Mom Shares Daughter's Words to a Friend Subjected to Racism: "I'll Hurt With You"

After Rachel Macy Stafford's daughter tearfully recalled her best friend being subjected to racism on their school bus one afternoon, the mom says the young girl's actions and words in response are something she'll "never forget." When the girl asked her friend if she was OK and got no response, she "scooted closer" to her friend, and because she didn't know what else to do, she says she just "hurt with her."

In a touching post to her blog's Facebook page, The Hands Free Revolution, the New York Times bestselling author shared what she's learned from watching her daughter's relationship with her best friend unfold over the years and what her girl's words mean to her.

"I hurt with her. It took me a moment to recover from that. I filed those powerful words away and continued observing this mighty pair," Rachel wrote in the post, before outlining all the ways these girls have supported each other. "They respond compassionately to each other's needs.
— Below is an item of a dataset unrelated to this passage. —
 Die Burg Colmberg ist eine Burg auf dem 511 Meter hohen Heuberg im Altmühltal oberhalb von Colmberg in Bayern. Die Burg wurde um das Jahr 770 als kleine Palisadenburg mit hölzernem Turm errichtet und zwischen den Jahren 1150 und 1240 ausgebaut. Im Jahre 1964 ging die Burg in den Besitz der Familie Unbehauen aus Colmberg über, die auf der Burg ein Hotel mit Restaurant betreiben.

When one cannot have a treat due to gluten allergies or braces, the other goes without too. And when they have disagreements, they look into each other's eyes, listen to each other's words, and work through it."

The mom continued, explaining that the pair attended a basketball camp together this Summer, where they were the only two girls. Although they were initially shocked, they powered through together by playing hard and cheering each other on all Summer long. On the final day, Rachel dropped the girls off, and her daughter said to her best friend: "Thank you so much for going with me to that new camp. If you hadn't been there, I don't know what I would have done!"
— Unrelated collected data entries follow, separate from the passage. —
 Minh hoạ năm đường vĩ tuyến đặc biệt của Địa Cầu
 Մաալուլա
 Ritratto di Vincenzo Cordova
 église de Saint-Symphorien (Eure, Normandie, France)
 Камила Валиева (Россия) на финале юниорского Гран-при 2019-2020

Her best friend responded: "If you ever have to go to a new basketball camp, don't worry. I will always go with you."

After hearing this exchange, Rachel, who says she is constantly taking note "of what these two friends have to teach me," is now hoping that the whole world can learn something from the special bond they share.

She wrote:

What if we collectively remember, "I'll hurt with you," is something we can all do when we don't know what to do? What if we collectively look into the eyes of our brothers and sisters to acknowledge their story and their pain rather than closing our eyes or looking away? What if we collectively acknowledged our privileges and blessings would be even greater if shared by our sisters and brothers? What if we collectively agree it is not "your back" or "my back," but "our back" if we are to create a unified and peaceful world for future generations?

I think we can all agree there is a lot on the line for our country right now. Unity, peace, progress, understanding, and love are all on the line, and it's hard to know if they're going to make the cut. But then my husband sends me a photo. And this is what I see on the line at a local football game. The goal of this mighty little team is not to win, have the most, or be the best. The goal of this mighty little team is to love . . . to love each other as they want to be loved. The goal of this team is to have "our back." For they know they are stronger together than they are alone. Let us take note. There's so much on the line.